TimeOmni-1: Incentivizing Complex Reasoning With Time Series In Large Language Models
Source
- Raw Markdown: paper_timeomni-1-2026.md
- PDF: paper_timeomni-1-2026.pdf
Core Claim
TimeOmni-1 argues that time-series models need explicit reasoning tasks and introduces TSR-Suite plus a unified reasoning model for perception, extrapolation, and decision-making.
Key Contributions
- Formalizes four atomic tasks spanning scenario understanding, causality discovery, event-aware forecasting, and decision-making.
- Builds TSR-Suite with more than 23K samples and 2.3K human-guided annotations.
- Trains TimeOmni-1 with scenario mixtures, reward functions, and task-specific optimizations.
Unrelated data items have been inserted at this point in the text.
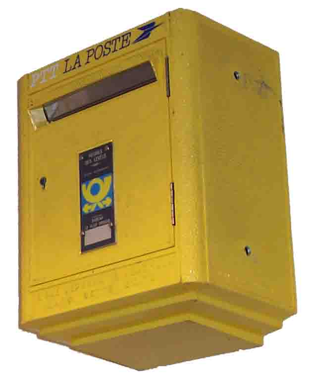 französischer Postbriefkasten von La Poste, welcher aber ein Geschenk an eine deutsche (momentan unbekannte) Stadt war und deshalb von der Deutschen Bundespost eingesetzt wurde (Begründung: gelbes deutsches Posthorn auf blauem Grund in der Briefkastenmitte) Aufnahmeort: Rheinhessisches Postmuseum in Erbes-Büdesheim, Deutschland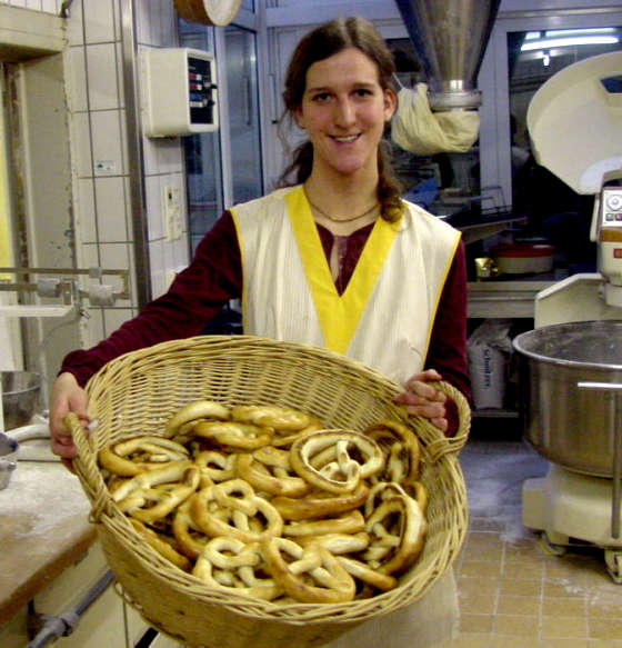 Biberacher Fastenbrezeln (aufgenommen in der Bäckerei Häring, Februar 2004. Im Bild: Ariane Schmidt)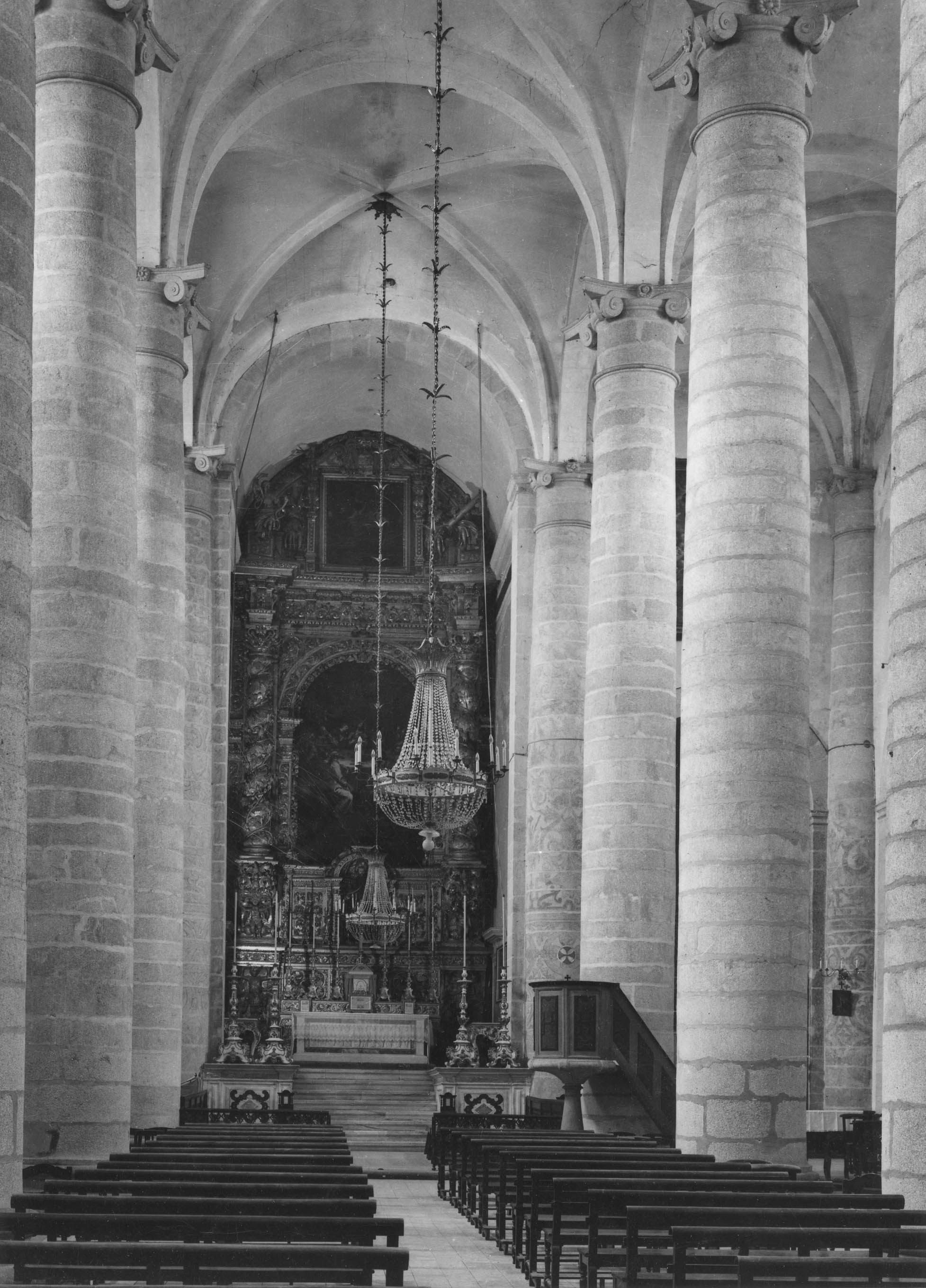 Interior of Santo Antão Church in Évora, Portugal. Fotógrafo: Mário Novais, 1899-1967. Orientador científico: Mário Tavares Chicó, 1905-1966. Data aproximada da produção da fotografia original: 1954. [CFT015.070.ic]

- Reports strong out-of-distribution generalization and causality-discovery gains.
Method Notes
TimeOmni-1 is central to Time-Series Foundation Models, Causal Time Series, and Synthetic Data For Time Series.
Evidence And Results
The abstract reports causality discovery accuracy of 64.0% versus 35.9% for GPT-4.1 and more than 6% valid-response-rate improvement on event-aware forecasting.
Limitations
The approach is reasoning-centered. It should be compared with forecasting-centered Eidos and high-fidelity generation-centered TimeOmni-VL.
Foundation TSFM Relevance
| Agenda slot | Verdict | Evidence | Missing pieces |
|---|---|---|---|
| Time-series reasoning interface | partially closes | TSR-Suite covers scenario understanding, causality discovery, event-aware forecasting, and decision-making with human-guided CoT annotations. | QA-style reasoning does not guarantee calibrated numeric forecasts or dense state representations. |
| Causal structure | partially closes | The raw paper reports causal-discovery tasks and a 64.0% causality score versus 35.9% for GPT-4.1. | Needs grounding in multivariate intervention data rather than answer selection alone. |
| Control utility | adjacent | The decision-making task uses environments such as CityLearn-style charge/discharge choices. | It is not a full action-conditioned world model with rollout likelihoods under candidate controls. |
| Benchmark validity | warning | Rewarded reasoning and valid-response metrics can improve answer format without proving robust temporal dynamics. | Needs held-out numerical rollouts and failure analysis by task type. |
Links Into The Wiki
- TimeOmni-1
- Foundation Time-Series Model Research Agenda
- Time-Series Foundation Models
- Causal Time Series
- Synthetic Data For Time Series
Open Questions
- Which tasks in TSR-Suite genuinely require reasoning rather than pattern matching?
- Can TimeOmni-1-style reasoning improve numerical forecasting fidelity?